Identification of immunogenic gene subtypes. (A) Cumulative distribution function curve of each consensus matrix from k = 2 to k = 9. (B) Relative changes in the area under CDF curve based on different k values. (C) Consensus clustering of the 304 specimens derived from TCGA and GEO datasets for k = 2. (D) Unsupervised analysis clustering of common DEGs among three TIME clusters for classifying OSCC patients into Gene clusters (A and B). (E) Overall survival of OSCC patients in the clusters (A and B). Log-rank test, p = 0.007. (F) Bubble plot for the functional enrichment analyses of gene cluster (A). The number of genes annotated to a GO term is indicated by the x axis. (G) Bubble plot for the functional enrichment analyses of gene cluster (B). The number of genes annotated to a GO term is indicated by the x axis. (H) The distribution patterns of TIME-infiltrating cells in the two gene clusters. The immune scores of the two gene clusters are also plotted. * p < 0.05; ** p < 0.01; *** p < 0.001. (I) Difference in the expression levels of PD-1 and CTLA-4 between the two TIME gene clusters.
To further evaluate the prognosis of OSCC patients with different TIME gene clusters, the survival analysis in R programming language with a threshold of log-rank<0.05. It was observed that the patients in gene cluster B exhibited a better prognosis, whereas those in gene cluster A had a poor outcome (log rank test, p = 0.007; Figure 2E).
GO function analysis was carried out for TIME signature genes A and B respectively (Figures 2F,G; Supplementary Files S8, S9). Interestingly, the results showed that gene cluster B was markedly associated with higher immune scores (Figure 2H). The immune scores in the two TIME gene clusters were in accordance with the distribution patterns of TIME-infiltrating cells. The gene cluster A displayed a remarkable increase in the filtration of M0 macrophages, resting mast cells and neutrophils, while the gene cluster B exhibited a higher infiltration of activated CD4+ memory T cells, CD8+ T cells and M1 macrophages.
Additionally, the two TIME signature gene clusters demonstrated remarkable difference in the expression levels of PD-1 and CTLA-4 (Figure 2I). The PD-1/CTLA-4 expression level of TIME gene cluster B was relatively high, while that of TIME gene cluster A was slightly lower.
Construction and Analysis of the TIME Score Groups
Principal component analysis was conducted to measure the TIME score of each sample, that is, the sum of the TIME score A and from TIME signature gene A and B, respectively, in order to obtain the quantitative index of TIME landscape (Supplementary File S10). The patients were stratified into high and low TIME score groups according to the optimal cut-off values obtained from survminer R package.

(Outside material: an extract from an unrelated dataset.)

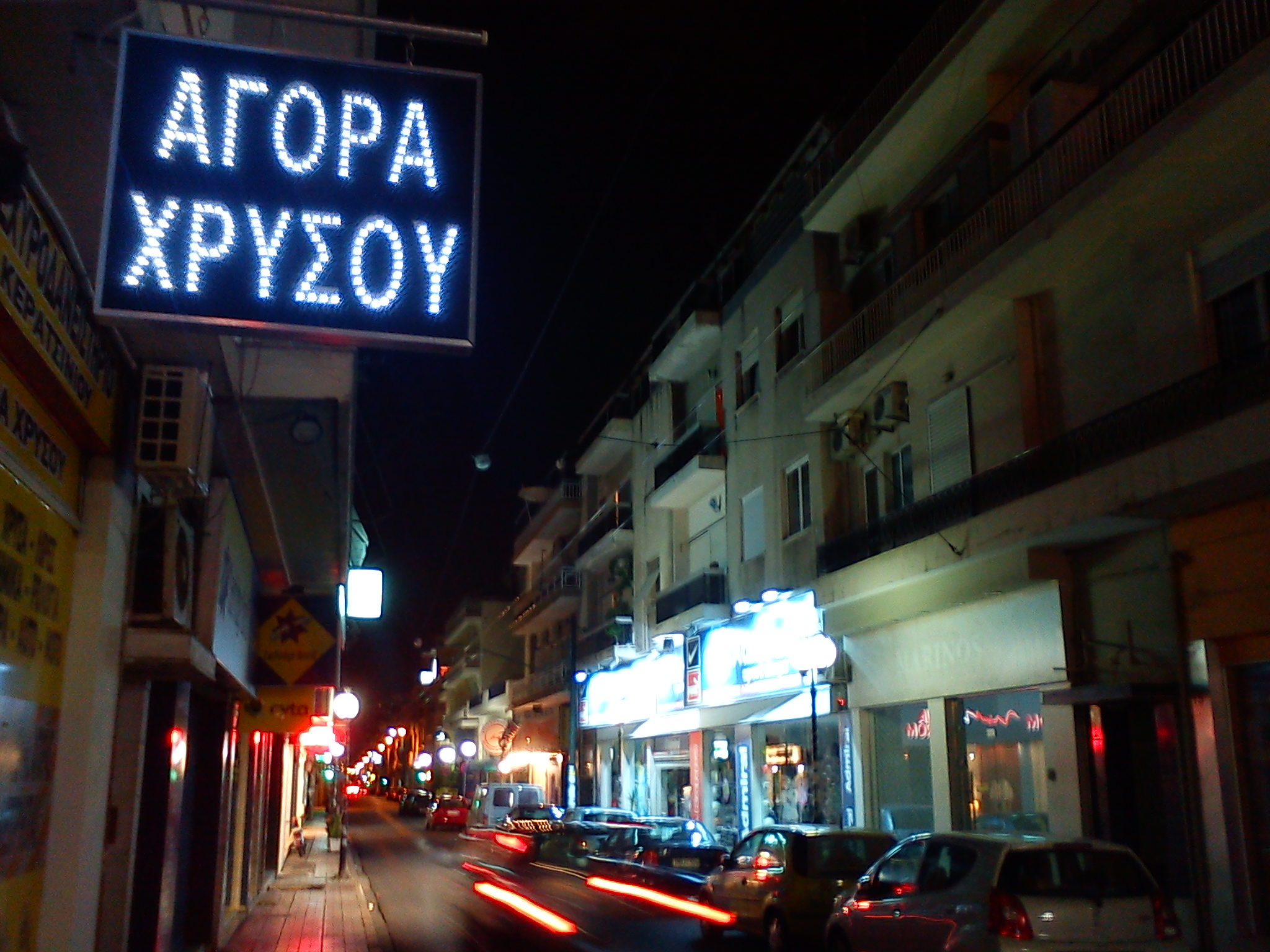 Ενεχυροδανειστήριο χρυσού 24ωρης λειτουργίας στα Ταμπούρια του Πειραιά.

Figure 3A shows the distribution patterns of OSCC patients in the two gene clusters. The prognostic implication of TIME scores was evaluated, and the immune tolerance conditions of each group in the TCGA cohort were assessed before analyzing the prognostic values of TIME score in the TCGA cohort and other independent datasets. The immune checkpoint-related gene signatures of LAG3, HAVCR2, CD27, PDCD1LG2, PDCD1, CD274, TIGIT, CTLA4, ICOS and IDO1 were selected (Song et al., 2021). It was found that all these immune checkpoint-related genes were markedly overexpressed in high TIME score group, as revealed by the Wilcoxon test (Figure 3B). TIME score subtype analysis in the Kaplan-Meier plotter indicated that OSCC patients in high TIME score group exhibited markedly better survival rate than those in low TIME score group (log rank test, p = 0.017; Figure 3C). In addition, the results of GSEA demonstrated that the signaling pathways of B cell receptor, nature killer cell-mediated cytotoxicity, and toll-like receptor were significantly enriched in high TIME score group (Figure 3D).

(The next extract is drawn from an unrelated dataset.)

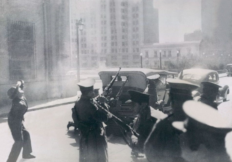 Las ametralladoras de los carabineros rompen fuego contra los asaltantes de la Caja de Seguro. Este hecho terminaria en la "matanza del Seguro Obrero" (5 de septiembre de 1938).

Construction and analysis of the TIME score groups. (A) Distribution patterns of OSCC patients in the two TIME gene clusters. (B) Expression levels of the immune checkpoint-related genes (LAG3, HAVCR2, CD27, PDCD1LG2, PDCD1, CD274, TIGIT, CTLA4, ICOS and IDO1) in high and low TIME score groups. (C) Survival rates of OSCC patients in high and low TIME score groups. Log-rank test, p = 0.017. (D) GSEA analyses of the genes in high TIME score group.

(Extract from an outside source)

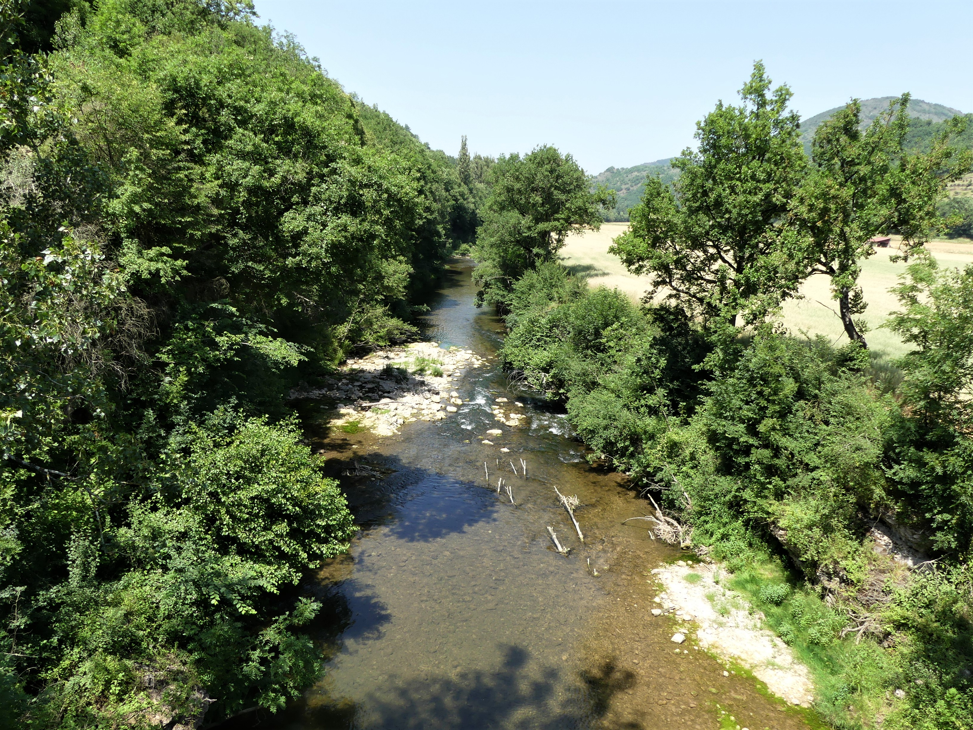 La Sorgues au niveau du pont Vieux de Lapeyre, Versols-et-Lapeyre, Aveyron, France. Vue prise en direction de l'aval.

Correlation Between TIME Scores and Tumor Burden Mutation
TMB is an important molecular marker for assessing the outcomes of tumor immunotherapy (Mayakonda et al., 2018). Previous evidence shows that the level of TMB can not only predict the efficacy of immunotherapy, but also accurately predict the efficacy of many targeted and chemotherapeutic drugs (Zhu et al., 2019b). Besides, TMB also has important clinical significance. In this study, we attempted to determine the relationship between TMB and TIME scores. First, the TMBs of OSCC patients with high and low TIME scores were compared (Supplementary File S11). As shown in Figure 4A, the TMB of OSCC patients was higher in low TIME score group than in high TIME score group (Wilcoxon test, p = 0.015). Next, we categorized the patients into high and low TMB groups. As shown in Figure 4B, OSCC patients in low TMB group exhibited better survival rate than those in high TMB group (log-rank test, p < 0.001). Based on these contradictory results, we further explored the combined effect of TMB and TIME scores on OSCC prognosis. Stratified survival analysis showed that TMB scores did not affect TIME scores-based prognostic prediction. However, a significant difference in survival rates was observed between high and low TMB groups stratified by TIME scores (Figure 4C).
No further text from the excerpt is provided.